A method of encoding a multi channel audio signal in a scalable audio bit-stream, the method comprising:
- encoding at least a first channel of the multi channel audio signal into a first waveform based bit-stream component;

- encoding the multi channel audio signal to generate a second bit-stream component comprising first multi channel extension enhancement data for the first waveform based bit-stream component, the first waveform based bit-stream component and the second bit-stream component corresponding to a first representation of the multi channel audio signal;
being characterized by further comprising:
- encoding the multi channel audio signal to generate a third bit-stream component comprising second alternative multi channel extension enhancement data for the first waveform based bit-stream component, the first multi channel extension data and the second alternative multi channel extension data representing alternative multi channel extension data independently of each other relating to the first waveform based bit-stream component, and the first waveform based bit-stream component and the third bit-stream component corresponding to a second representation of the multi channel audio signal; and

- generating the scalable audio bit-stream comprising the first waveform based bit-stream component, the second bit-stream component and the third bit-stream component.
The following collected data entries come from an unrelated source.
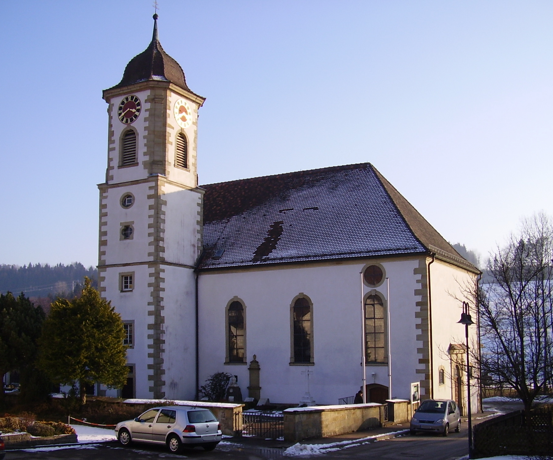 Die St. Georg Kirche in 73575 Leinzell.
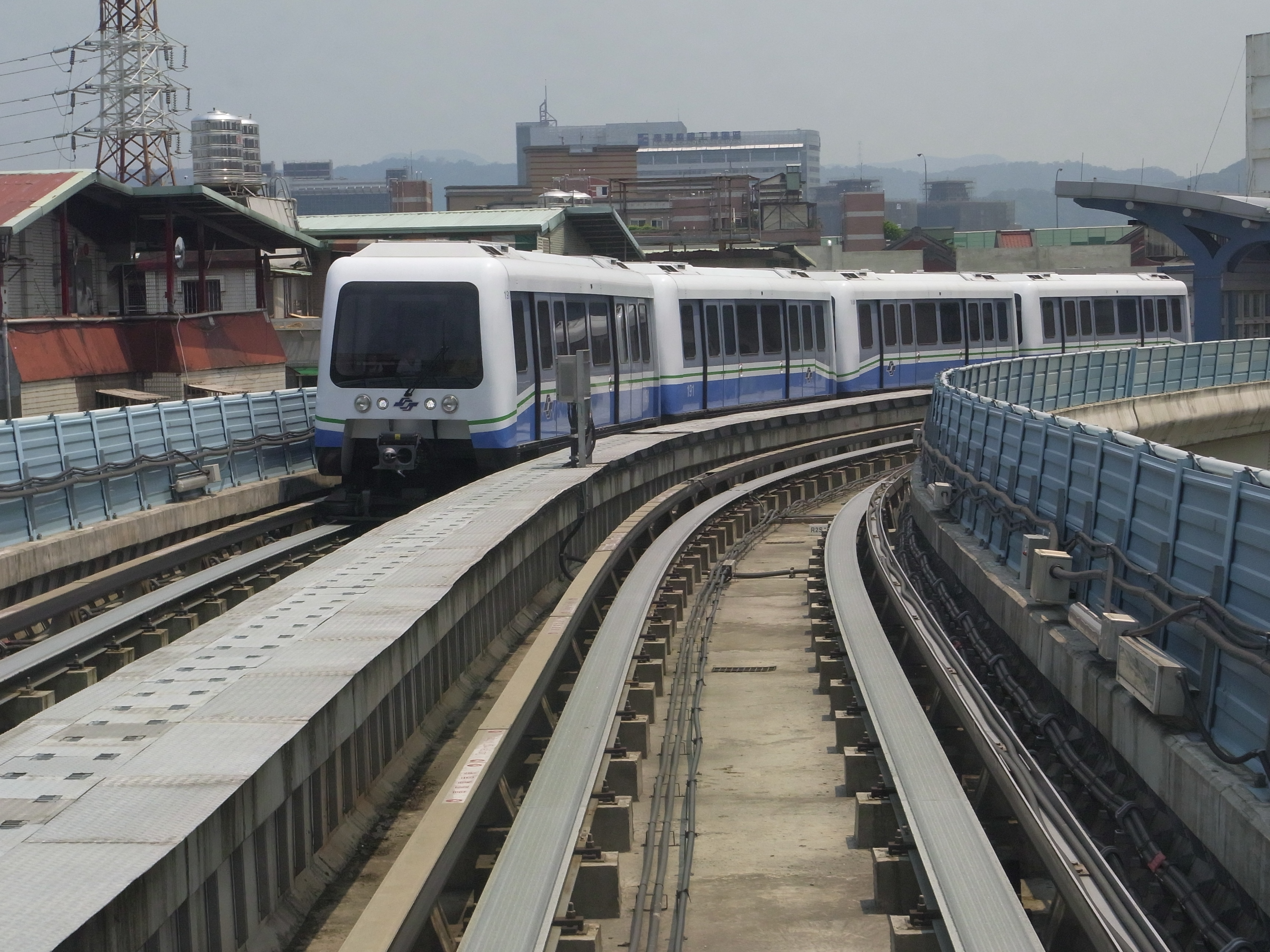 台北捷運內湖線CITYFLO650型龐巴迪列車 Bân-lâm-gú: Tâi-pak Tsiat-ūn Lāi-ôo-suànn CITYFLO650-hîng Phâng-pa-tik (Bombardier) liat-tshia. 臺北捷運內湖線CITYFLO650型龐巴迪(Bombardier)列車。
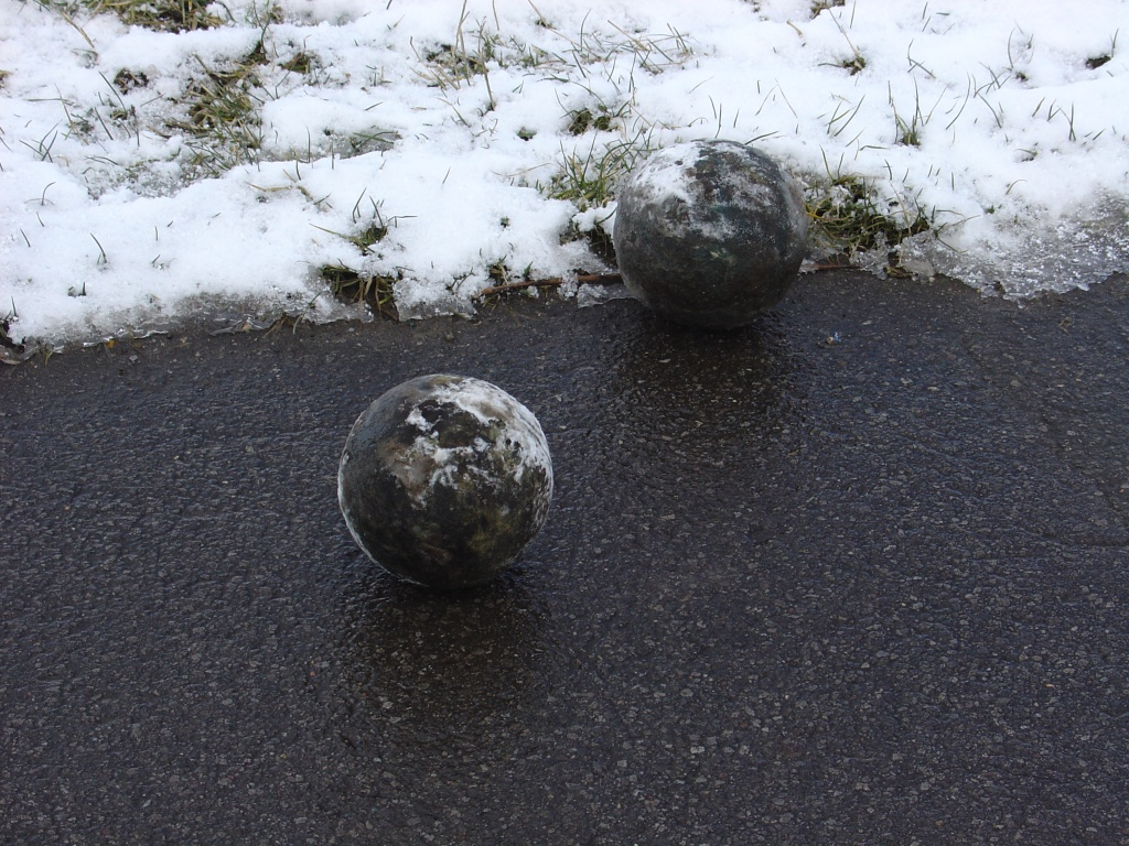 Boßelkugeln
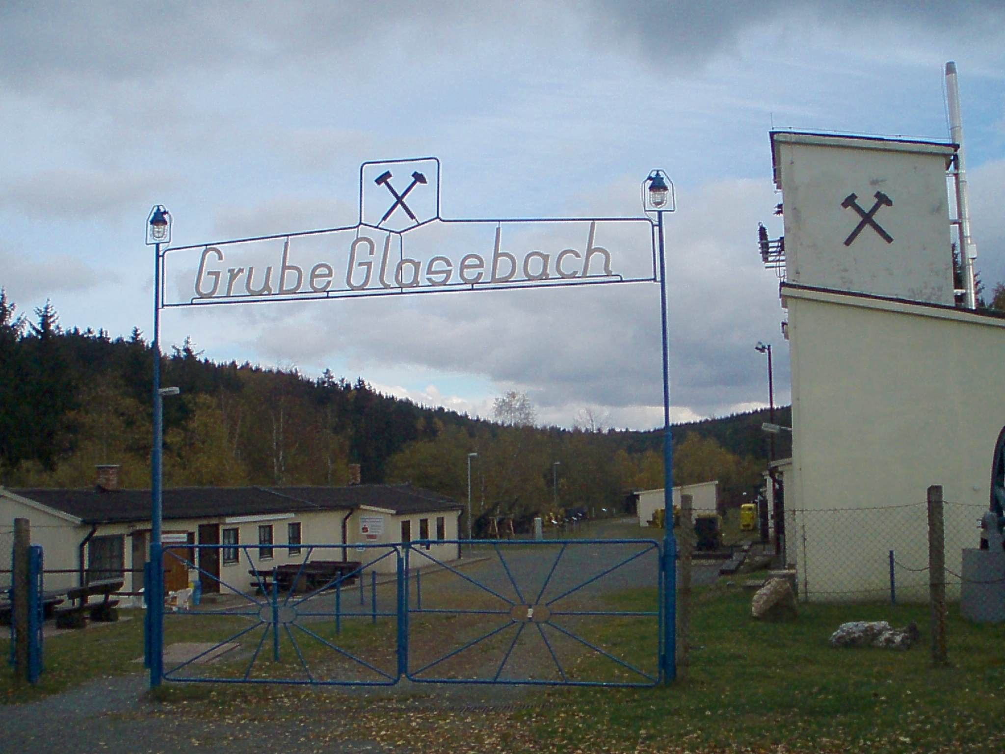 Grube Glasebach
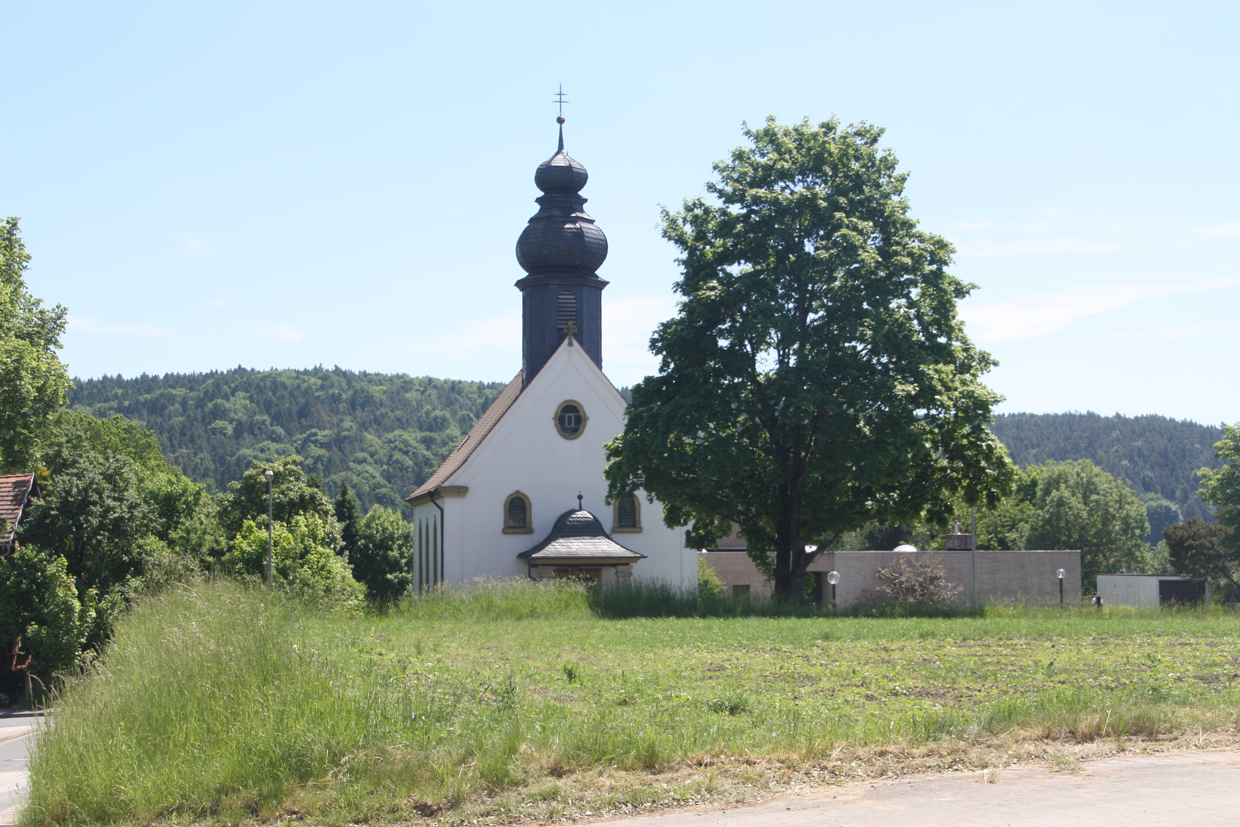 Plankenfels

A scalable audio bit-stream for an multi channel audio signal characterized by comprising a first waveform based bit-stream component, a second bit-stream component comprising first multi channel extension data and a third bit-stream component comprising second alternative multi channel extension data, the first multi channel extension data and the second alternative multi channel extension data representing alternative multi channel extension data independently of each other relating to the first waveform based bit-stream component, and the first waveform based bit-stream component and the second bit-stream component corresponding to a first representation of the multi channel audio signal and the first waveform based bit-stream component and the third bit-stream component corresponding to a second alternative representation of the multi channel audio signal
A storage medium having stored thereon a signal according to claim 19.
A receiver (903) comprising the decoder of claim 1.
A transmitter (901) for transmitting an multi channel audio signal in a scalable audio bit-stream and comprising the encoder of claim 16.
A transmission system (900) for transmitting an multi channel audio signal, the transmission system comprising the encoder of claim 1 and the encoder of claim 16.
A method of receiving an multi channel audio signal from a scalable audio bit-stream, the method comprising the method of claim 17.
A method of transmitting an multi channel audio signal in a scalable audio bit-stream, the method comprising the method of claim 18.
A method of transmitting and receiving an multi channel audio signal, the method comprising the method of claim 17 and the method of claim 18.
A computer program product for executing the method of any of the claims 17, 18, 24, 25 or 26.
An audio playing device (903) comprising a decoder (200) according to claim 1.
An audio recording device (901) comprising an encoder (100) according to claim 16.